Take a general negative binomial $W$, the number of successes until the $r$-th failure. Then $W$ is a sum $H_1+H_2+\cdots +H_r$ of $r$ independent random variables, where $H_j$ is the number of successes until the first failure.
Thus $X_1+X_2+\cdots+X_m$ is a sum of $r_1+r_2+\cdots+r_m$ independent random variables of type "$H$," and is therefore negative binomial.
Solution of the problems: So the total number of successes is the number of boys until the $6$-th girl. All of the analysis in the introduction was probably not necessary. The situation is the same as if a single family kept breeding until it had $6$ girls. But the problem is a good excuse for discussing the general situation.

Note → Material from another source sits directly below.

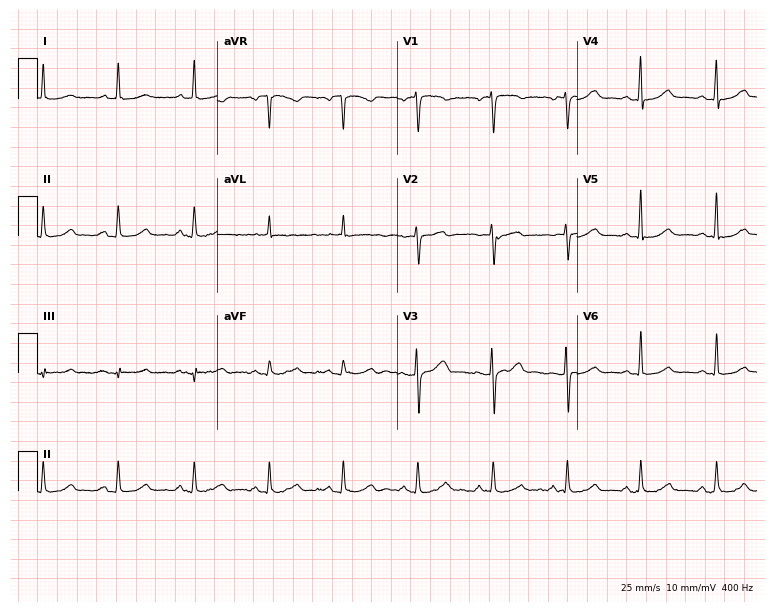
Standard 12-lead ECG recorded from a 48-year-old female. None of these six findings is recorded: first-degree AV block, right bundle branch block (RBBB), left bundle branch block (LBBB), sinus bradycardia, atrial fibrillation (AF), sinus tachycardia.

The probability that the total number of boys is $k$ is
$$\binom{k+5}{k}p^k(1-p)^6,$$
where $p$ is the probability of a boy, in this case $\dfrac{1}{2}$.
The mean total number of boys is $\dfrac{6p}{1-p}$, in this case $6$.
Best Answer
The problem defines $X$ as the number of children. Then in part a) it asks about male children. Potentially confusing!

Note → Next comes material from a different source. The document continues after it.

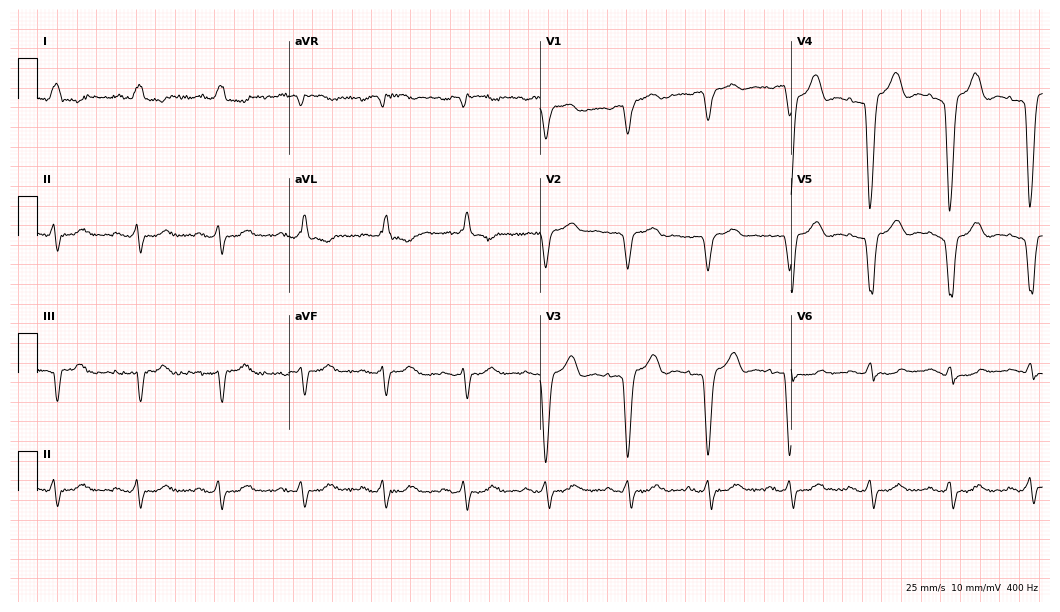
12-lead ECG from an 83-year-old female (10.2-second recording at 400 Hz). Shows left bundle branch block.

a) There are $x$ male children if there is one female among the first $x+1$ children, and a female on the $(x+1)$-th birth. So the probability that the number of male children is $x$ is equal to $\binom{x+1}{1}\frac{1}{2^{x+2}}$.
b) This is a little different, for it asks for the probability distribution of $X$, the number of children. The same reasoning as the one above shows that $$\Pr(X=x)=\binom{x-1}{1}\frac{1}{2^x}.\tag{1}$$
c) For the probability of at most $4$ children, we want $\Pr(X=2)+\Pr(X=2)+\Pr(X=4)$. Now we can use (1).
Alternately, we could imagine that instead of stopping when there are $2$ females, the person keeps having children until there are $4$. Then the probability for c) is the probability of $2$ or more females in $4$ births. This is a binomial distribution problem, so the probability for c) can also be written as $\frac{\binom{4}{2}+\binom{4}{3}+\binom{4}{4}}{2^4}$.
d) One can look up the expectation of the negative binomial. There is a potential for confusion, because negative binomial is used in two ways, number of successes until the $r$-th failure, or number of trials until the $r$-th success.
Or else one can derive a formula for the expectation, either in general or for our particular case. Attacked directly, that involves summing an infinite series.
Or else we can say that the expected number of children until the second female is the number of children until the first female, plus the number of births from the first female to the second.
The number of children up to and including the first female has geometric distribution, parameter $p=1/2$. Thus the expected number up to and including the first female is $1/p$, which is $2$. Similarly, the number of children between the first female (not inclusive) and the second (inclusive) has geometric distribution with mean $2$.
Thus the mean number of children, as you conjectured, is $4$.